Grandma isn’t interested in helping — I won’t go into detail as to why, but her reasons emerge slowly, believably and often surprisingly. She flatly refuses her son’s plea, but is forced to change her mind when her 35 year old unmarried daughter Bella, in an uncharacteristic act of defiance, forces her hand.
Simon’s dialogue crackles with humor at first, as we get to know the two youngsters, waiting alone on Grandma’s pullout sofa bed (which will become their home in the months ahead). They are good kids, damaged by the loss of their mother, but clearly bonded to each other, and their concern for their own future is blurred by their equal care for the welfare of their loving but ineffectual father. The boys’ Uncle Louie returns home to stay with Mother for a while, joining his nephews in their pull-out sofa until his mobster life settles down for a while. Bella, who spends her only private time at the movies (much as “Tom” did in The Glass Menagerie), finds herself falling in love with one of the ushers at the movie house, and it is her final confrontation with Mother, deep in the second act, that brings relief from the tightening of the strings that bind this family so unhealthily.
These are rich characters to play, all of them, and TACT has come through once again with a cast worthy of the great days of the Theatre Guild, the Actors’ Studio, and the National Theatre of London as well. Cynthia Harris as Grandma, from the moment she hobbles straight-backed into her living room, is in full charge of her domain, ceding nothing to no one including her only grandsons.

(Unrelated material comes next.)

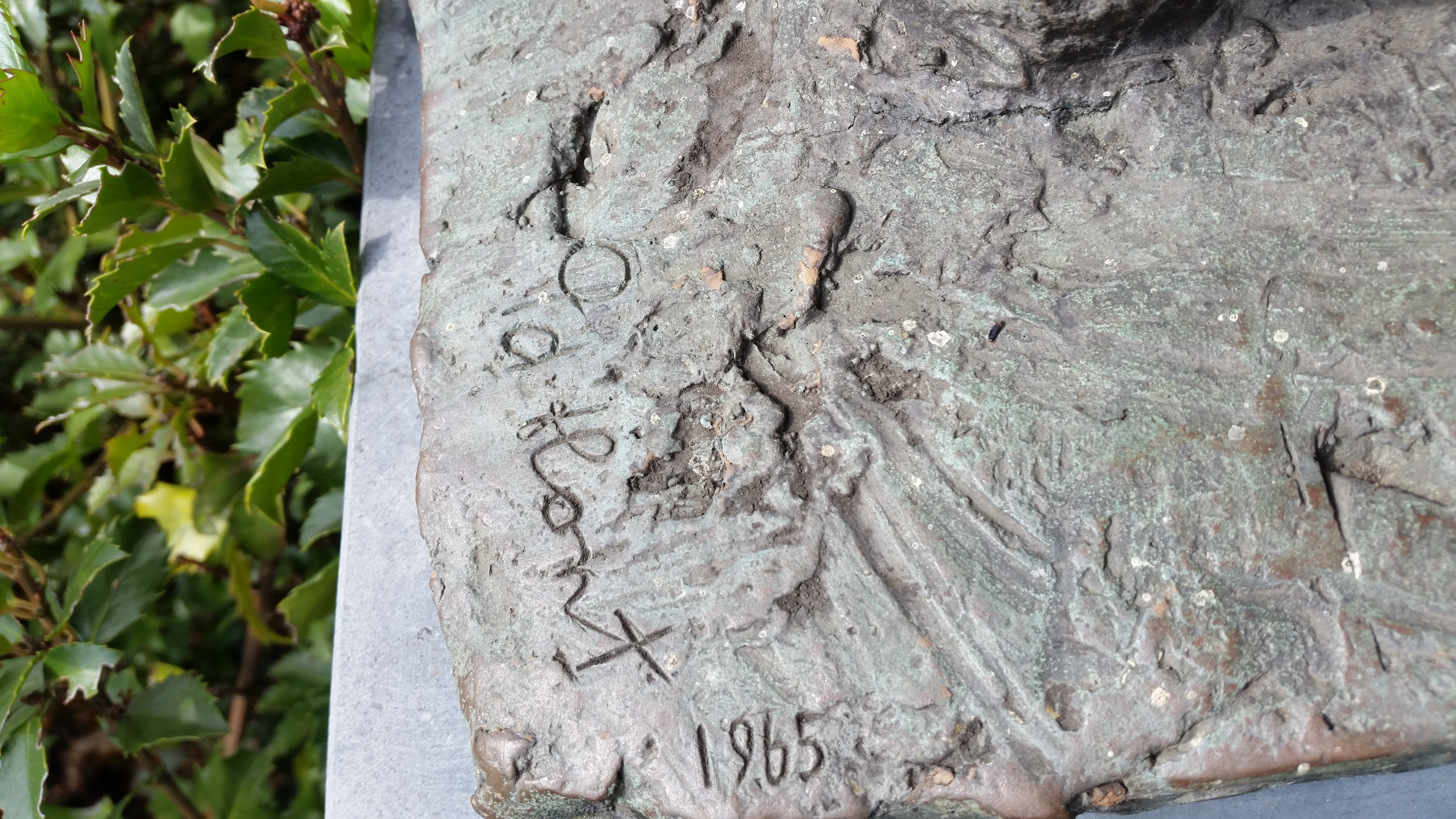 Signatuur en datering Beursmannetje (Pieter d'Hont)

She’s allowed the demons within her, who have plagued her since her childhood in Hitler’s Germany, through the death of two of her beloved children, to the disappointment in the way in which her remaining three turned out, to turn her into a cold and immoveable woman. It is only the most dependent of the three, her simple minded Bella, who finally gathers enough wisdom to face down her Mother with some truths that strike her heart, and the dynamics of the family shift just enough to leave us with some hope for its future.
Matthew Gumley and Russell Posner, as Jay and Artie, have the burden of getting the play off to the right start, and their introductory scene, alone on Grandma’s sofa, relaxes us into knowing we are in good hands. The two listen to each other, know just how to toss a Simon zinger, while still making it clear they are not airheads, that they are dealing as best they can with the problems within their family.

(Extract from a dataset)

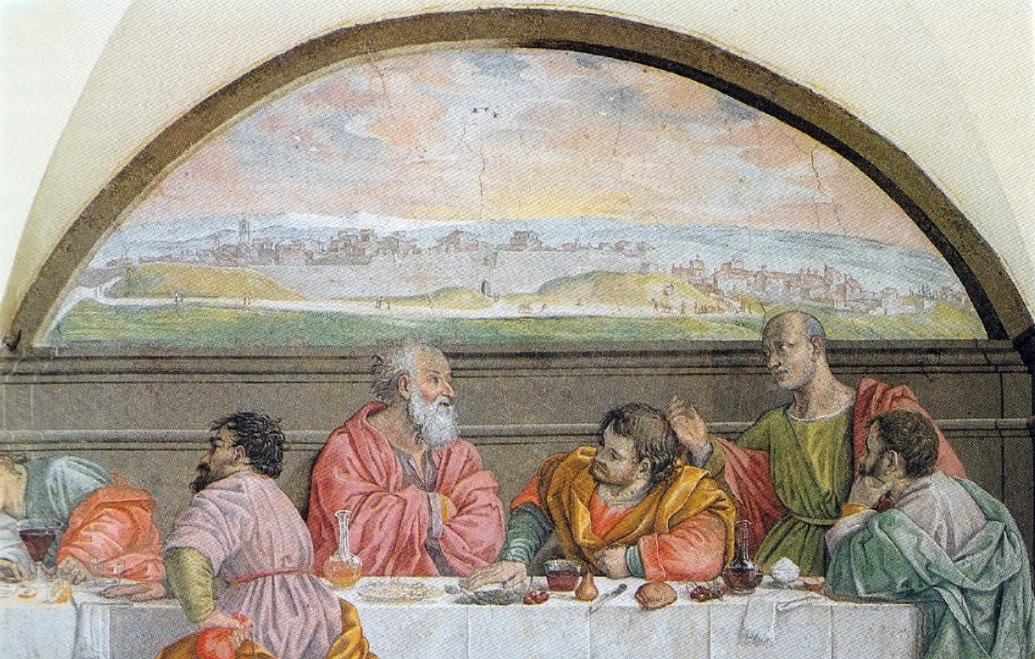 Ultima Cena (particolare), Convento della Croce - San Casciano in Val di Pesa

Dominic Comperatore, playing their father Eddie, is spot on as a good man, deeply wounded, who is trying desperately to guide his two beloved sons through this bad patch. He is no match for his mother, and it is painful to watch her rejection of his plea. He always behaves with dignity and one can see how aware his sons are of his failure to offer them stability, though they don’t blame him for that.
Finnerty Steeves is remarkable as Bella, the most demanding of all the roles, for we meet her in one of her most childish phases. Dressed in bobby sox ( the play is set in Yonkers in 1942) and a cotton housedress, she has the energy and attitude of a teenager, and her glee at getting to know her two nephews is contagious. Her need of them is clear too, and when she convinces her mother to allow them to move in while their father is away, her joy is understandable and again contagious.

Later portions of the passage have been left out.